100% Free: No hidden fees or subscriptions required for one book every day.
No Registration: Immediate access is available without creating accounts for one book every day.
Safe and Secure: Clean downloads without malware or viruses
Multiple Formats: PDF, MOBI, Mpub,... optimized for all devices
Educational Resource: Supporting knowledge sharing and learning

Frequently Asked Questions

Is it really free to download LEARNING PROBABILISTIC MODELS OF WORD SENSE DISAMBIGUATION Approved by PDF?

Yes, on https://PDFdrive.to you can download LEARNING PROBABILISTIC MODELS OF WORD SENSE DISAMBIGUATION Approved by by completely free. We don't require any payment, subscription, or registration to access this PDF file. For 3 books every day.

How can I read LEARNING PROBABILISTIC MODELS OF WORD SENSE DISAMBIGUATION Approved by on my mobile device?

After downloading LEARNING PROBABILISTIC MODELS OF WORD SENSE DISAMBIGUATION Approved by PDF, you can open it with any PDF reader app on your phone or tablet.

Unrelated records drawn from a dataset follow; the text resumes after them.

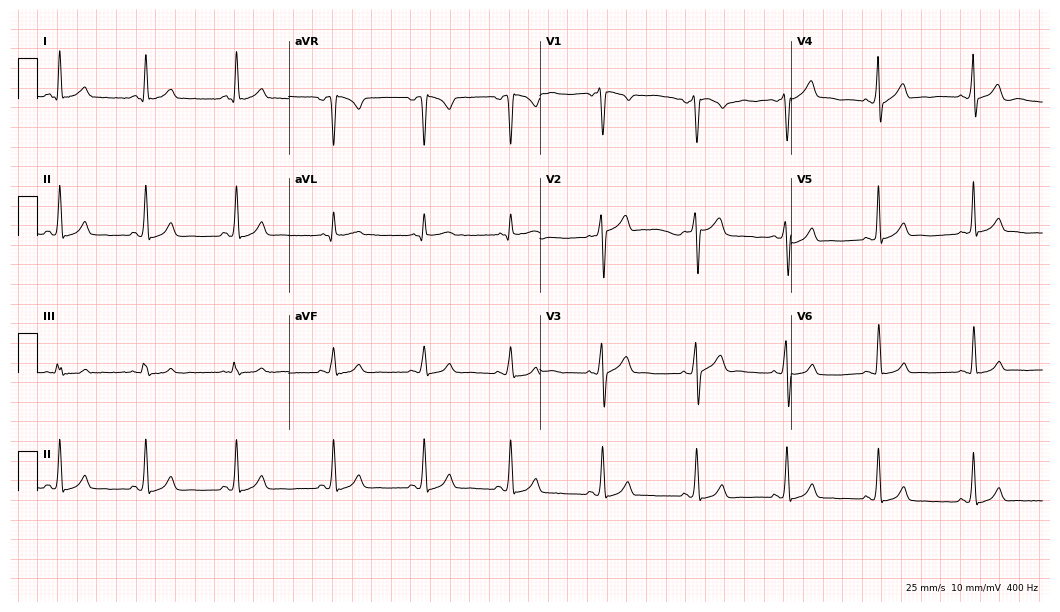
ECG — a 23-year-old man. Labelled as a normal ECG.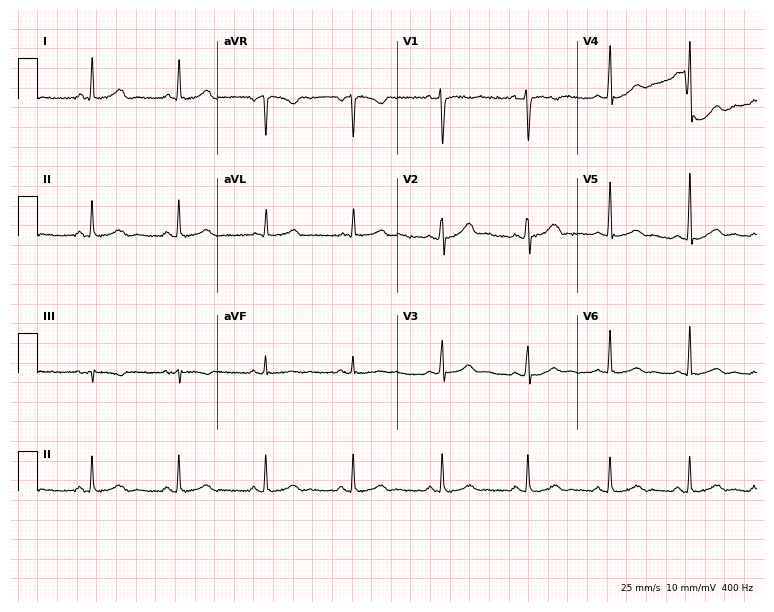
Resting 12-lead electrocardiogram. Patient: a 34-year-old woman. None of these six findings is recorded: first-degree AV block, right bundle branch block, left bundle branch block, sinus bradycardia, atrial fibrillation, sinus tachycardia.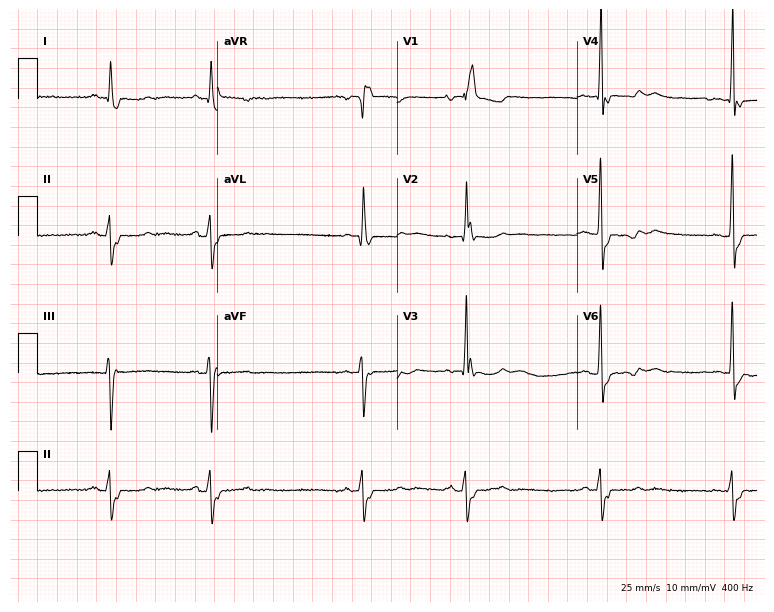
12-lead ECG from a 68-year-old female patient. Findings include right bundle branch block (RBBB).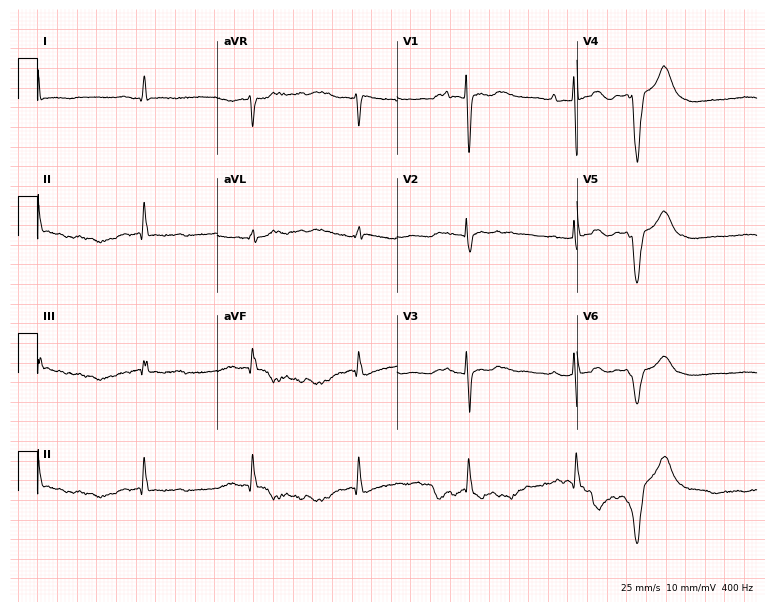
Standard 12-lead ECG recorded from a 57-year-old female patient. The tracing shows first-degree AV block.

We recommend using Adobe Acrobat Reader, Apple Books, or Google Play Books for the best reading experience.

Is this the full version of LEARNING PROBABILISTIC MODELS OF WORD SENSE DISAMBIGUATION Approved by?

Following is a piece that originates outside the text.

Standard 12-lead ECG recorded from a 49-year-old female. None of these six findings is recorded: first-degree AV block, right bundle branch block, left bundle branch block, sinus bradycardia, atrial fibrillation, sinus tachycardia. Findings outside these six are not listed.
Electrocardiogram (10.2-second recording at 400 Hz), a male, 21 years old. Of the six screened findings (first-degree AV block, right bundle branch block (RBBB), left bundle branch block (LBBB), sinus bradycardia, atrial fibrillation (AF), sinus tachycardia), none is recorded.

Yes, this is the complete PDF version of LEARNING PROBABILISTIC MODELS OF WORD SENSE DISAMBIGUATION Approved by by Unknow. You will be able to read the entire content as in the printed version without missing any pages.

Is it legal to download LEARNING PROBABILISTIC MODELS OF WORD SENSE DISAMBIGUATION Approved by PDF for free?

https://PDFdrive.to provides links to free educational resources available online. We do not store any files on our servers. Please be aware of copyright laws in your country before downloading.

The materials shared are intended for research, educational, and personal use in accordance with fair use principles.